Data records
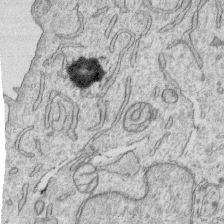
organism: Human
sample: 1205lu cells
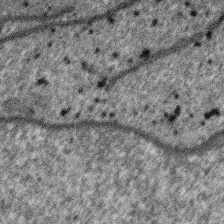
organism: Human
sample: Lung epithelial cells infected with SARS-CoV-2
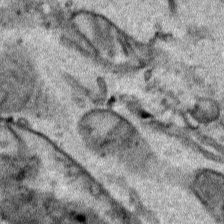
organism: Human
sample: Mitochondria in HCT116 cells
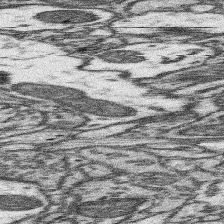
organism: Mouse
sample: Somatosensory cortex neuropil
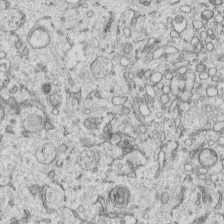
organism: Human
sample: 1205lu cells
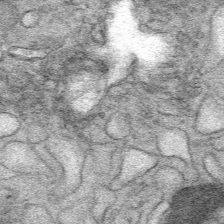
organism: Mouse
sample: Mouse Salivary gland
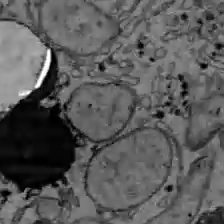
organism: C57BL Mouse
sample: Liver
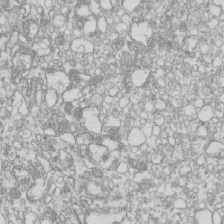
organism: Mouse
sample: Macrophages
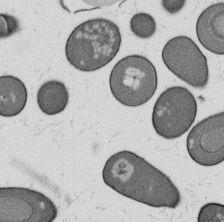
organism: B. subtilis
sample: Bacterial spore
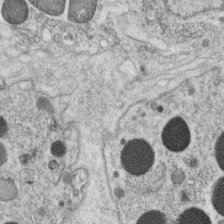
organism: C. elegans
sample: C. elegans oocyte; sperm cells
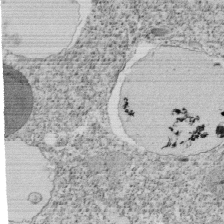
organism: Tetrahymena
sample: Cilia in tetrahymena
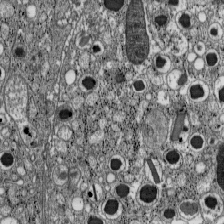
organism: C57BL Mouse
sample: Pancreatic islet
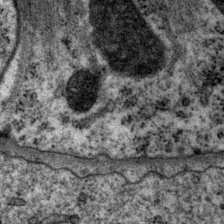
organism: P. pacificus
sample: Pharynx
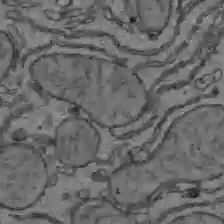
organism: C57BL Mouse
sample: Liver
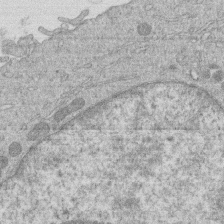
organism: Human
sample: Macrophage cells
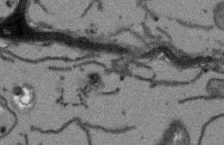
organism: Arabidopsis thaliana
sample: Root tip
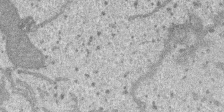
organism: Human
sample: Lung epithelial cells infected with SARS-CoV-2
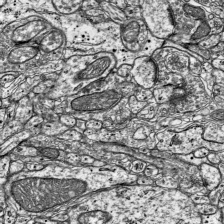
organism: Mouse
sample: Visual Cortex
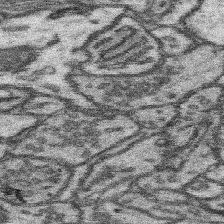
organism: Mouse
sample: Somatosensory cortex neuropil
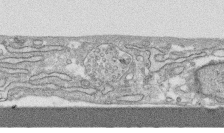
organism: Human
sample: CRL-1474
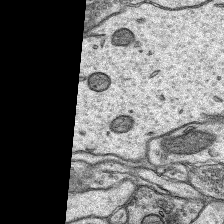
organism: Rat
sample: Hippocampus
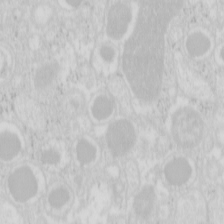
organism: Mouse
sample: Pancreas
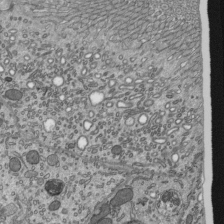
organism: Mouse
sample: Mouse epididymis efferent ductule cilia
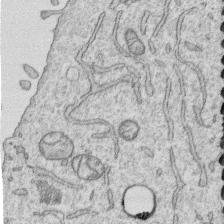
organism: Human
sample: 1205lu cells
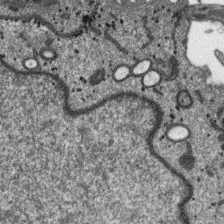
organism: Human
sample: Lung epithelial cells infected with SARS-CoV-2
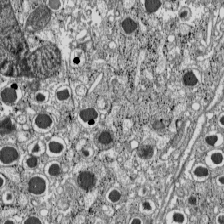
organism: C57BL Mouse
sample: Pancreatic islet
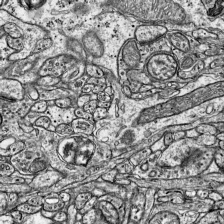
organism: Mouse
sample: Visual Cortex
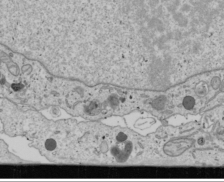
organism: Human
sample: Mitochondria in U2OS cells
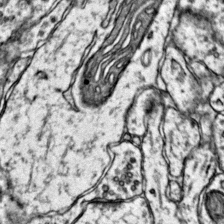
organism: Mouse
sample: Primary visual cortex
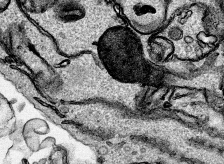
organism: Human
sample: Mitochondria in HCT116 cells
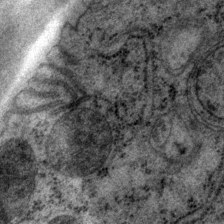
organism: P. pacificus
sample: Pharynx
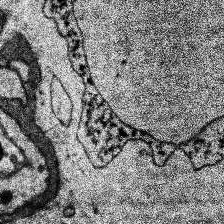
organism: Human
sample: Temporal Lobe
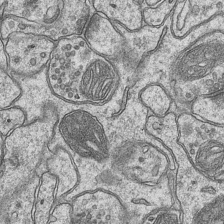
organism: Mouse
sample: CA1 Hippocampus
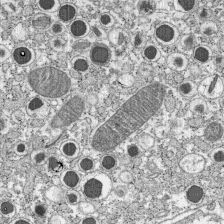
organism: C57BL Mouse
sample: Pancreatic islet
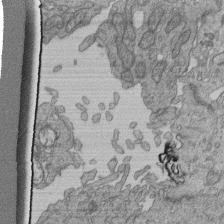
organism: Human
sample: Retinal organoid Rod and Cone cells
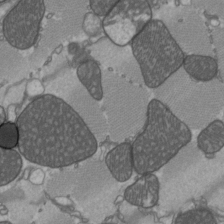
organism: C57BL Mouse
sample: Heart
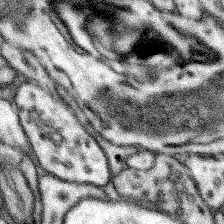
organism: Mouse
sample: Somatosensory cortex neuropil
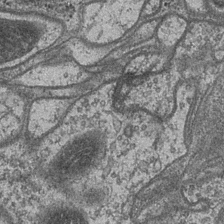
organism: Drosophila
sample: Optic medulla
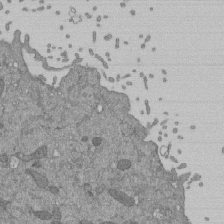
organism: Mouse
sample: ED-1 cell nuclei; centrioles
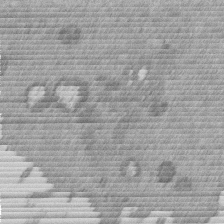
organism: Mouse
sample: Dividing mouse embryo 1 cell stage
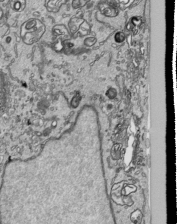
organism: Human
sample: Mitochondria in HCT116 cells
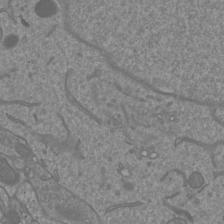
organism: Mouse
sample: Cortical neurons
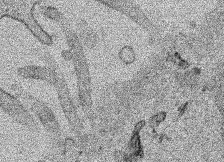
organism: Human
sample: Mitochondria in HCT116 cells
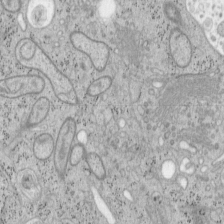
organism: Mouse
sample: OT-I killer T cells with ID8 ovarian cancer cells
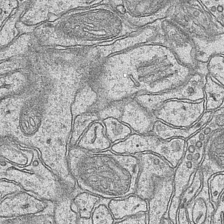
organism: Mouse
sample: CA1 Hippocampus
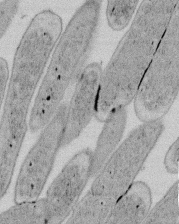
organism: E. coli
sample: Bacterial nucleoid
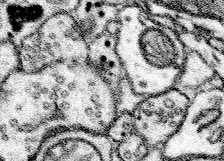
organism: Mouse
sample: Somatosensory cortex neuropil
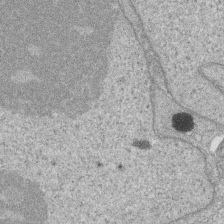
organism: Human
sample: HeLa cell HIV synapse
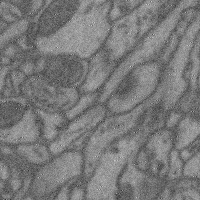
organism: Mouse
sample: Cerebral cortex
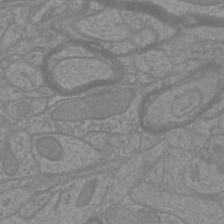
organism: Mouse
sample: Cortical neurons
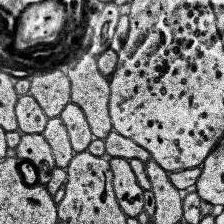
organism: Human
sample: Temporal Lobe
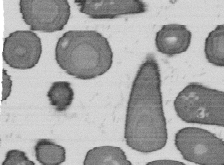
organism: B. subtilis
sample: Bacterial spore
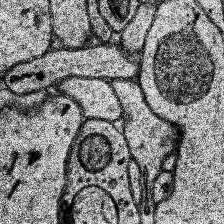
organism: Human
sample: Temporal Lobe
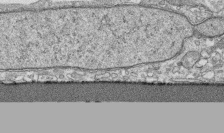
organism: Human
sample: CRL-1474
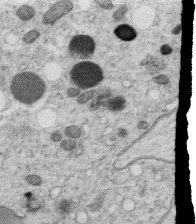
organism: C. elegans
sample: C. elegans oocyte; sperm cells
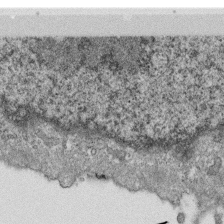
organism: African green monkey
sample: Vero E6 cells infected with SARS-CoV-2
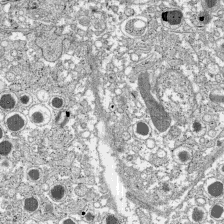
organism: C57BL Mouse
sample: Pancreatic islet
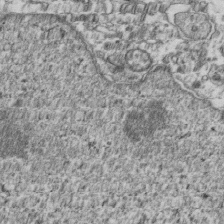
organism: Human
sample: Activated Jurkat CD4+ T cells
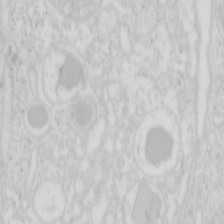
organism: Mouse
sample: Pancreas
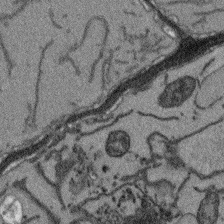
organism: Arabidopsis thaliana
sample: Root tip
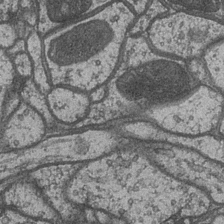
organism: Drosophila
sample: Optic medulla
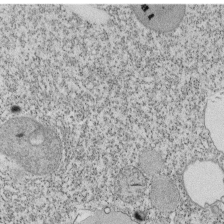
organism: Tetrahymena
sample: Cilia in tetrahymena
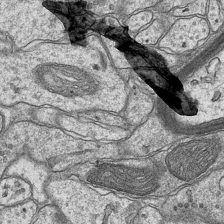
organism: Mouse
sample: CA1 Hippocampus
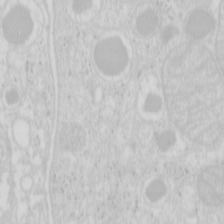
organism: Mouse
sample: Pancreas
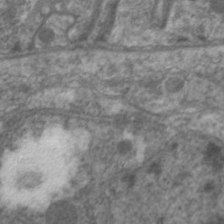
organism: C. elegans
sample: Pharynx
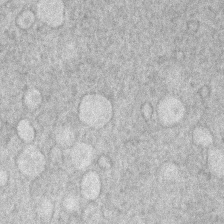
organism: Human
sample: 1205lu cells
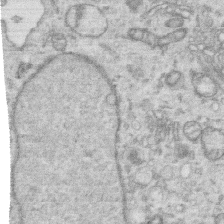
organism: Human
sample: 1205lu cells
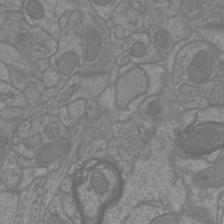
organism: Mouse
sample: Cortical neurons
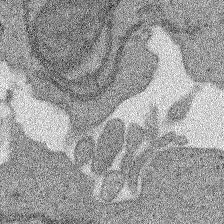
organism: Human
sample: HeLa cells
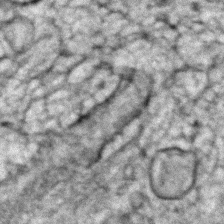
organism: Zebrafish
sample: Zebrafish embryo
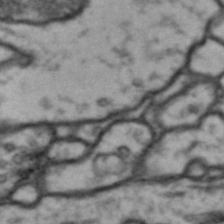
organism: Drosophila
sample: Brain
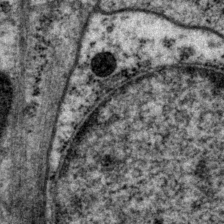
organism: P. pacificus
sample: Pharynx
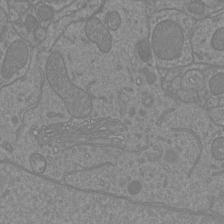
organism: Mouse
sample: Cortical neurons
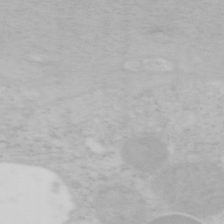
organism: Mouse
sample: OT-I killer T cells with ID8 ovarian cancer cells
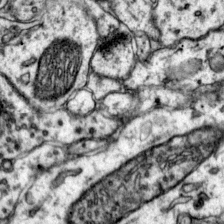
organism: Mouse
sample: Primary visual cortex
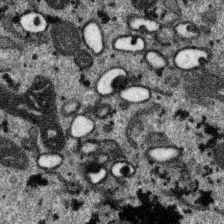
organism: Human
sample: Lung epithelial cells infected with SARS-CoV-2
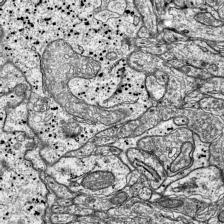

→ **TASK**
Each entry is to be written out again word for word, and any pictures are to be omitted.

→ **RESULT BELOW**
organism: Human
sample: 1205lu cells
organism: Human
sample: Lung epithelial cells infected with SARS-CoV-2
organism: Human
sample: Mitochondria in HCT116 cells
organism: Mouse
sample: Somatosensory cortex neuropil
organism: Human
sample: 1205lu cells
organism: Mouse
sample: Mouse Salivary gland
organism: C57BL Mouse
sample: Liver
organism: Mouse
sample: Macrophages
organism: B. subtilis
sample: Bacterial spore
organism: C. elegans
sample: C. elegans oocyte; sperm cells
organism: Tetrahymena
sample: Cilia in tetrahymena
organism: C57BL Mouse
sample: Pancreatic islet
organism: P. pacificus
sample: Pharynx
organism: C57BL Mouse
sample: Liver
organism: Human
sample: Macrophage cells
organism: Arabidopsis thaliana
sample: Root tip
organism: Human
sample: Lung epithelial cells infected with SARS-CoV-2
organism: Mouse
sample: Visual Cortex
organism: Mouse
sample: Somatosensory cortex neuropil
organism: Human
sample: CRL-1474
organism: Rat
sample: Hippocampus
organism: Mouse
sample: Pancreas
organism: Mouse
sample: Mouse epididymis efferent ductule cilia
organism: Human
sample: 1205lu cells
organism: Human
sample: Lung epithelial cells infected with SARS-CoV-2
organism: C57BL Mouse
sample: Pancreatic islet
organism: Mouse
sample: Visual Cortex
organism: Human
sample: Mitochondria in U2OS cells
organism: Mouse
sample: Primary visual cortex
organism: Human
sample: Mitochondria in HCT116 cells
organism: P. pacificus
sample: Pharynx
organism: Human
sample: Temporal Lobe
organism: Mouse
sample: CA1 Hippocampus
organism: C57BL Mouse
sample: Pancreatic islet
organism: Human
sample: Retinal organoid Rod and Cone cells
organism: C57BL Mouse
sample: Heart
organism: Mouse
sample: Somatosensory cortex neuropil
organism: Drosophila
sample: Optic medulla
organism: Mouse
sample: ED-1 cell nuclei; centrioles
organism: Mouse
sample: Dividing mouse embryo 1 cell stage
organism: Human
sample: Mitochondria in HCT116 cells
organism: Mouse
sample: Cortical neurons
organism: Human
sample: Mitochondria in HCT116 cells
organism: Mouse
sample: OT-I killer T cells with ID8 ovarian cancer cells
organism: Mouse
sample: CA1 Hippocampus
organism: E. coli
sample: Bacterial nucleoid
organism: Mouse
sample: Somatosensory cortex neuropil
organism: Human
sample: HeLa cell HIV synapse
organism: Mouse
sample: Cerebral cortex
organism: Mouse
sample: Cortical neurons
organism: Human
sample: Temporal Lobe
organism: B. subtilis
sample: Bacterial spore
organism: Human
sample: Temporal Lobe
organism: Human
sample: CRL-1474
organism: C. elegans
sample: C. elegans oocyte; sperm cells
organism: African green monkey
sample: Vero E6 cells infected with SARS-CoV-2
organism: C57BL Mouse
sample: Pancreatic islet
organism: Human
sample: Activated Jurkat CD4+ T cells
organism: Mouse
sample: Pancreas
organism: Arabidopsis thaliana
sample: Root tip
organism: Drosophila
sample: Optic medulla
organism: Tetrahymena
sample: Cilia in tetrahymena
organism: Mouse
sample: CA1 Hippocampus
organism: Mouse
sample: Pancreas
organism: C. elegans
sample: Pharynx
organism: Human
sample: 1205lu cells
organism: Human
sample: 1205lu cells
organism: Mouse
sample: Cortical neurons
organism: Human
sample: HeLa cells
organism: Zebrafish
sample: Zebrafish embryo
organism: Drosophila
sample: Brain
organism: P. pacificus
sample: Pharynx
organism: Mouse
sample: Cortical neurons
organism: Mouse
sample: OT-I killer T cells with ID8 ovarian cancer cells
organism: Mouse
sample: Primary visual cortex
organism: Human
sample: Lung epithelial cells infected with SARS-CoV-2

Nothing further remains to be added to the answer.